Qui rimase qualche momento senza parlare e gli brillava negli occhi un barlume d’alterezza che si estinse subito; poi ricominciò colla gravità di prima:
“Emergo; ma non emerse sempre. Tutte le isole della Zelanda, una dopo l’altra, dormirono per più o men tempo sott’acqua. Tre secoli fa l’isola di Schouwen fu inondata dal mare, che annegò abitanti e bestiami da un capo all’altro e la ridusse un deserto. L’isola di Noord-Beveland fu sommersa tutta intera poco tempo dopo, e per parecchi anni non si videro più che le punte dei campanili fuor dell’acqua. L’isola di Zuid-Beveland ebbe la stessa sorte verso la metà del quattordicesimo secolo. L’isola di Tholen, la stessa sorte in questo medesimo secolo, nel 1825. L’isola di Walcheren la stessa sorte nel 1808, e nella città di Middelburg, sua città capitale, lontana parecchie miglia dalla costa, ci fu l’acqua sino ai tetti.”
A sentir sempre parlar d’acqua, d’inondazioni, di paesi sommersi, ero ridotto che mi pareva strano di non essere ancora annegato. Domandai al capitano che gente fosse quella che stava in quei paesi invisibili, coll’acqua sotto i piedi e sopra la testa.
“Agricoltori e pastori,” mi rispose. “Noi diciamo che la Zelanda è un gruppo di fortezze difese da un presidio di agricoltori e di pastori. In fatto d’agricoltura la Zelanda è la provincia più ricca dei Paesi Bassi. La terra d’alluvione di queste isole è d’una fertilità meravigliosa. Il frumento, la colza, la robbia, il lino vi fanno come in pochissimi altri paesi. Vi sono dei bestiami stupendi e dei cavalli colossali, più grandi ancora che i cavalli fiamminghi. Il popolo è bello e forte, conserva i suoi costumi antichi e vive contento nella sua prosperità e nella sua pace. La Zelanda è un paradiso nascosto.”
Mentre il capitano mi faceva questo discorso, il bastimento entrava nel canale di Keete che divide l’isola di Tholen dall’isola di Schouwen, famoso per il guado che vi fecero gli Spagnuoli nel 1575 com’è famoso il braccio orientale della Schelda per il guado del 1572. Tutta la Zelanda è piena di memorie di quella guerra.
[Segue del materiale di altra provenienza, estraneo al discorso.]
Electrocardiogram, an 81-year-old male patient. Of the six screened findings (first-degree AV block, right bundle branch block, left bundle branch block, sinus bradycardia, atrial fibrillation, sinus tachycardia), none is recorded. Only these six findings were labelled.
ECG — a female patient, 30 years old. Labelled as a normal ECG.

Questo piccolo arcipelago di sabbia, mezzo sepolto nel mare, per le particolari corrispondenze che vi riteneva Guglielmo d’Orange, antico signore di molte terre nelle isole, e per gl’impedimenti d’ogni natura che opponeva agl’invasori, era il focolare della guerra e dell’eresia, e il Duca d’Alba smaniava d’impadronirsene. Quindi seguirono su quelle rive delle lotte accanite, che riunivano tutti gli orrori delle battaglie di terra e delle battaglie di mare. I soldati guadavano i canali di notte, stretti gli uni agli altri, coll’acqua alla gola, minacciati dalla marea, flagellati dalla pioggia, fulminati dalle rive; i cavalli e le artiglierie affondavano nel fango; i feriti eran travolti dalla corrente o sepolti vivi nelle fitte; l’aria suonava di voci tedesche, spagnuole, italiane, fiamminghe, vallone, le fiaccole illuminavano qua e là i grandi archibugi, i pennacchi pomposi, i volti strani, e le battaglie parevano funerali fantastici; ed erano davvero i funerali della grande monarchia spagnuola che s’annegava lentamente nell’acque dell’Olanda, coperta di maledizioni e di fango. Chi ha peccato di soverchia tenerezza per la Spagna, se vuol fare ammenda, non ha che da andare in Olanda. Non ci son forse mai stati due popoli che avessero un maggior numero di buone ragioni per detestarsi con tutta la forza dell’anima, e che abbian fatto valere più rabbiosamente tutte queste buone ragioni. Mi ricordo, per notare uno solo dei mille contrasti, dell’impressione che mi faceva l’udir parlare di Filippo II in termini così diversi da quelli in cui ne avevo inteso parlare pochi mesi prima di là dai Pirenei. In Spagna il meno che se ne dicesse era gran re; in Olanda, tiranno vigliacco.
Il bastimento entrò fra l’isola di Schouwen e la piccola isola di San Philipsland, e in pochi minuti sboccò nel largo braccio della Mosa, chiamato Kramer, che divide l’isola di Overflakkee dal continente. Pareva di navigare per una catena di grandi laghi. Le rive eran lontane e presentavano ancora l’aspetto delle rive della Schelda: dighe a perdita d’occhio, dietro le dighe cime d’alberi, punte di campanili e tetti di case nascoste, che davano al paesaggio un’aria di mistero e di solitudine. Solamente su qualche sporgenza delle rive, che formava quasi una breccia negli immensi bastioni delle isole, si vedeva come un bozzetto di paesaggio olandese, una casetta colorita, un mulino a vento, una barca, che parevano la rivelazione d’un segreto, fatta per destare la curiosità dei viaggiatori, e deluderla, appena desta.